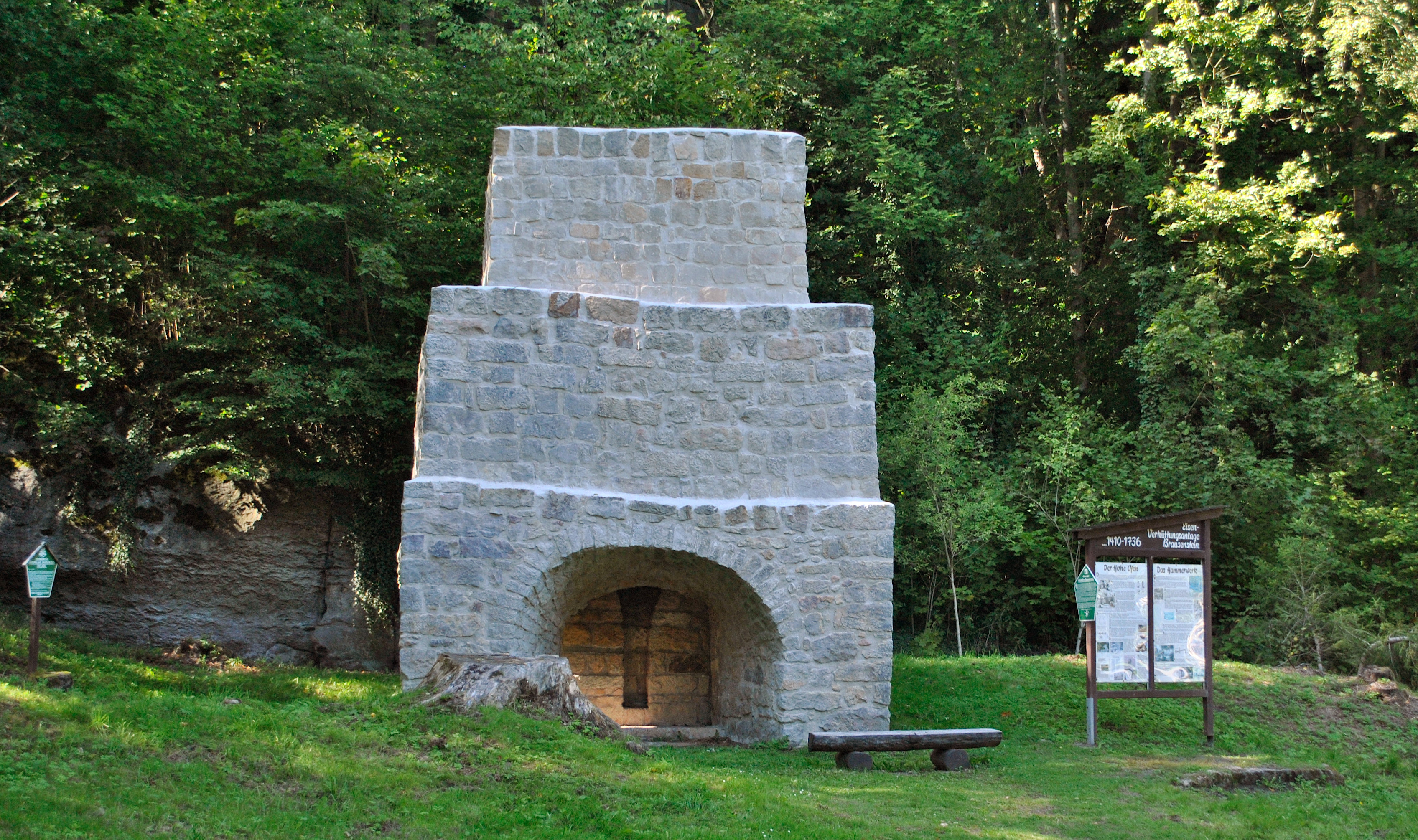 Der historische Hochofen Brausenstein im Bielatal.
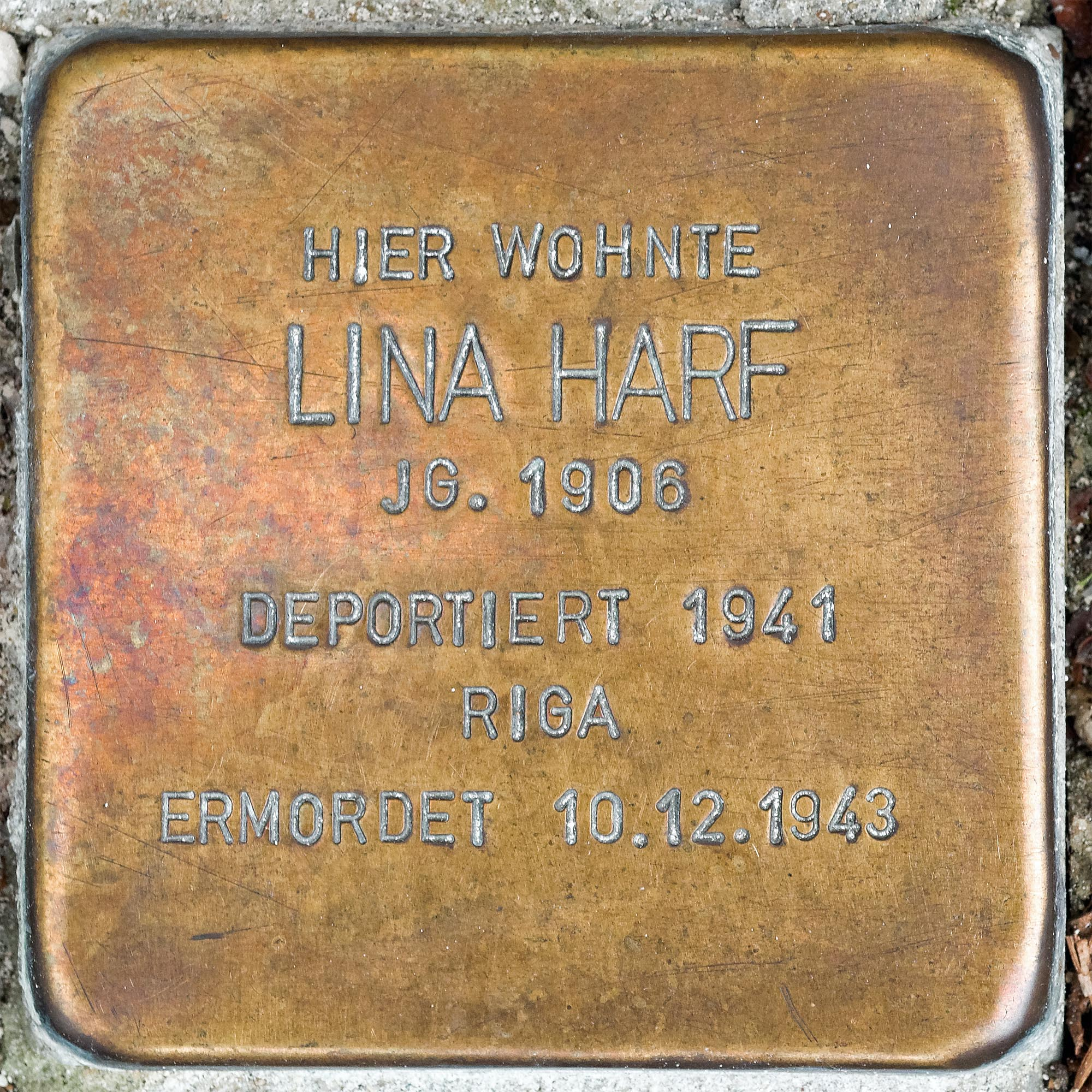 Stolperstein Harf, Lina
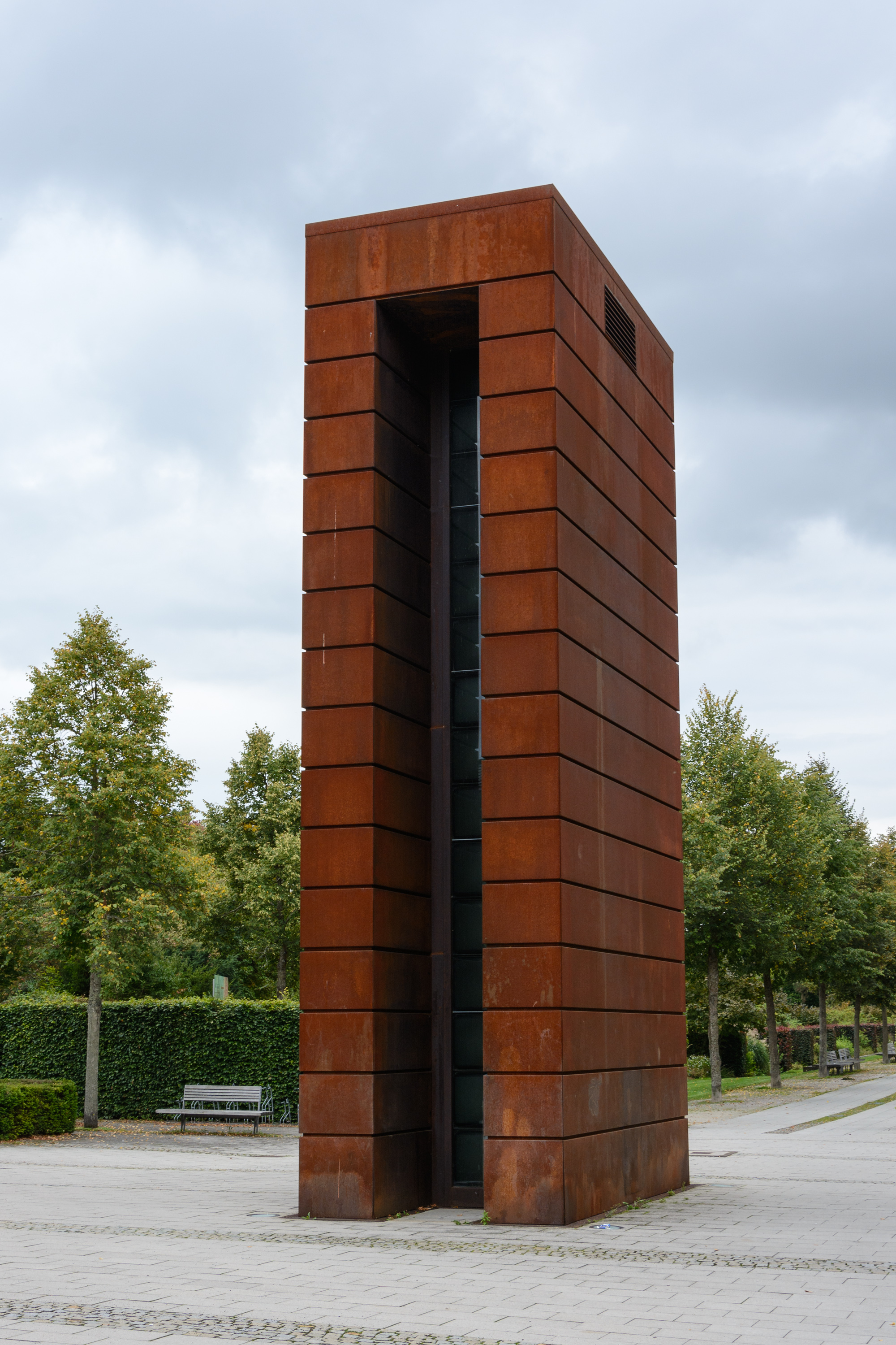 Open-Air-Videoinstallation „Waterfire“ des Künstlers Fabrizio Plessi vor dem Eingang zum Landesgartenschaugelände in Kronach.
════════════════════
→ **Exercise requirements**: Write out the data again word for word, minus any images.

→ **Final answer**:
 Der historische Hochofen Brausenstein im Bielatal.
 Stolperstein Harf, Lina
 Open-Air-Videoinstallation „Waterfire“ des Künstlers Fabrizio Plessi vor dem Eingang zum Landesgartenschaugelände in Kronach.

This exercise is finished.